The signals G_{m} and C_{m} are both properties of cardiac muscle and vary in a fixed ratio. Thus the ratio of G_{m} to C_{m} is equal to the ratio of muscle conductivity (σ) to muscle permittivity (ε). The ratio σ/ε is the constant of proportionality. Although both σ and ε are functions of the health of the heart tissue, they are relatively constant for short periods of time.

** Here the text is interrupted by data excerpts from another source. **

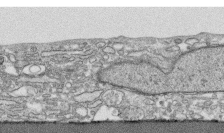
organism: Human
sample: CRL-1474
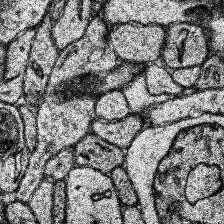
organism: Human
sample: Temporal Lobe
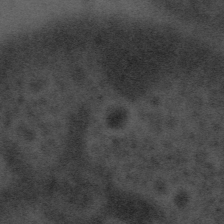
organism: Tuwongella immobilis
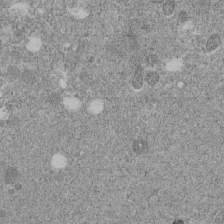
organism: C. elegans
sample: C. elegans embryo early stage
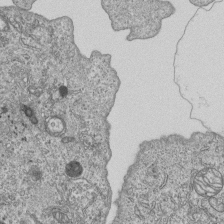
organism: Human
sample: MDA-MB-231 cells
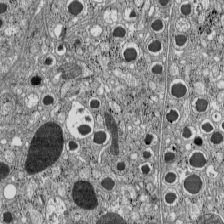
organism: C57BL Mouse
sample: Pancreatic islet
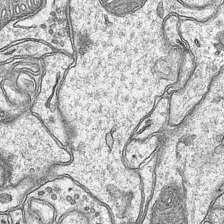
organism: Mouse
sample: CA1 Hippocampus
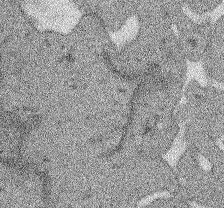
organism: Human
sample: HeLa cells
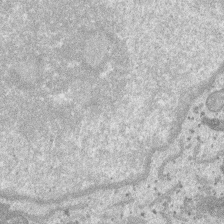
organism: Human
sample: Lung epithelial cells infected with SARS-CoV-2
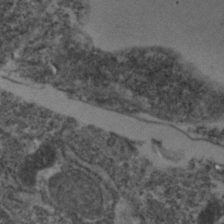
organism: Zebrafish
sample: Zebrafish embryo
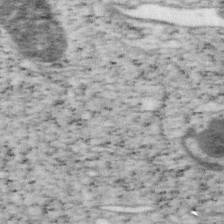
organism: Mouse
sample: OT-I killer T cells with ID8 ovarian cancer cells
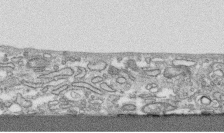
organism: Human
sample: CRL-1474
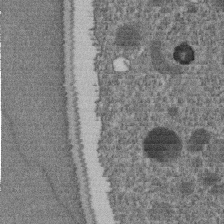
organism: C. elegans
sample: C. elegans embryo early stage
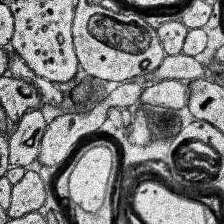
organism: Human
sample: Temporal Lobe
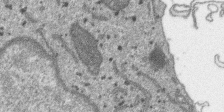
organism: Human
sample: Lung epithelial cells infected with SARS-CoV-2
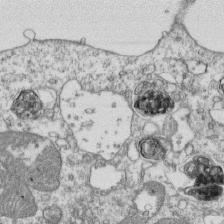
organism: Mouse
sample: Activated OT-1 CD8+ T cells
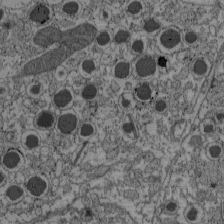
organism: C57BL Mouse
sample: Pancreatic islet
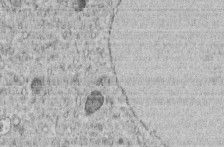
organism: C. elegans
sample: C. elegans embryo early stage
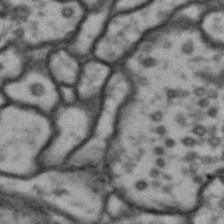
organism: Drosophila
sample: Brain
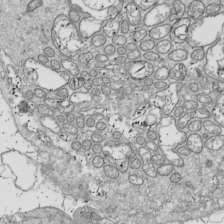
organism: Drosophila
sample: Cell division; meiosis; drosophila spermatocytes
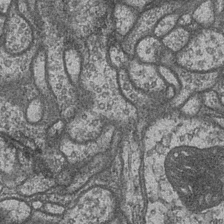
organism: Drosophila
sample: Optic medulla
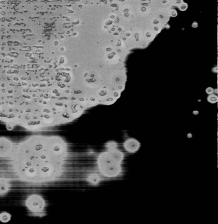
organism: Mouse
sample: Activated Pmel transgenic CD8+ T Cells
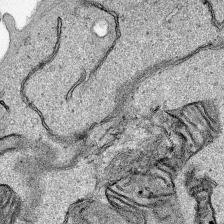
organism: Human
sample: Mitochondria in HCT116 cells
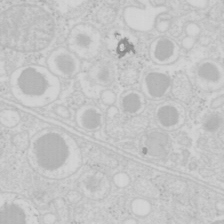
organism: Mouse
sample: Pancreas
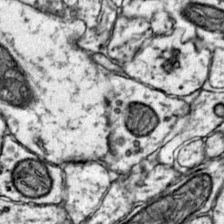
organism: Mouse
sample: Primary visual cortex
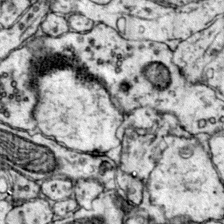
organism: Mouse
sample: Primary visual cortex
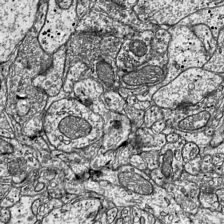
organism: Mouse
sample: Visual Cortex
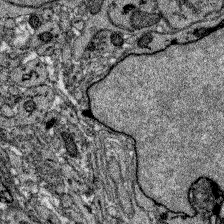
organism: Zebrafish
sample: Larval olfactory bulb
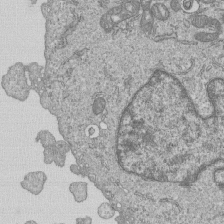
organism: Human
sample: MDA-MB-231 cells
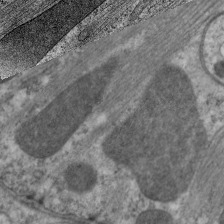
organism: C. elegans
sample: Pharynx
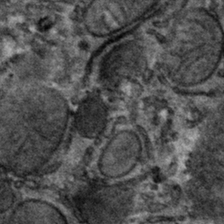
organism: Mouse
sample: Mouse hepatocytes
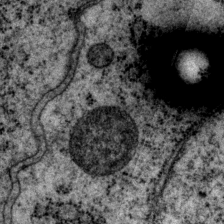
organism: P. pacificus
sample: Pharynx
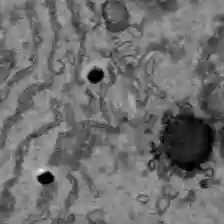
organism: C57BL Mouse
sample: Liver
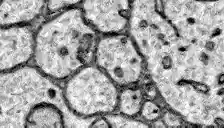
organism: Zebrafish
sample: Brain
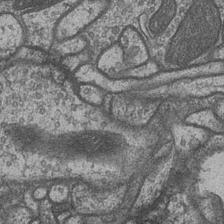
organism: Drosophila
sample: Optic medulla
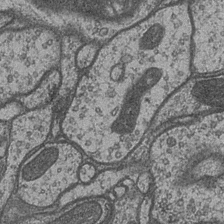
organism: Drosophila
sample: Optic medulla
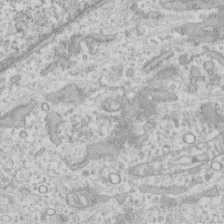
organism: Human
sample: CRL-1474
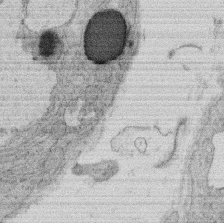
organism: Rat
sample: Salivary granule
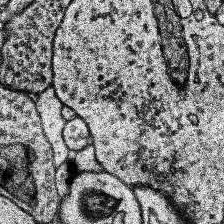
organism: Human
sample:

Using this proportionality, one can rewrite the equation for G_{m} as G_{m} = (σ/ε)C_{m}

Note that the imaginary component of Y depends only on the amount of muscle in the field of the catheter. This makes it easy to isolate by measuring the phase shift, φ, of the measured signal:

cos(φ) = (G_{b} + G_{m})/Y

sin(φ) = ωC_{m}/Y

Hence, C_{m} = Y.sin(φ)/ω

also, G_{m} = (σ/ε)C_{m}

Thus, blood conductance is determined as G_{b} = Y.cos(φ) - G_{m}

Wei's equations can be applied to this calculated blood conductance G_{b} to obtain blood volume. Unlike Baan's equation, Wei's equation takes into account the non-linear nature of the electrical field and the dynamic nature of the cardiac cycle to give a more accurate representation of the blood volume.

== Experimental results ==
Admittance technique involves the measurement of both phase angle and total conductance in the ventricle. Thus, it is possible to observe how the parallel conductance (muscle conductance) varies throughout the cardiac cycle. A plot showing both the blood and muscle contribution are shown in the figure.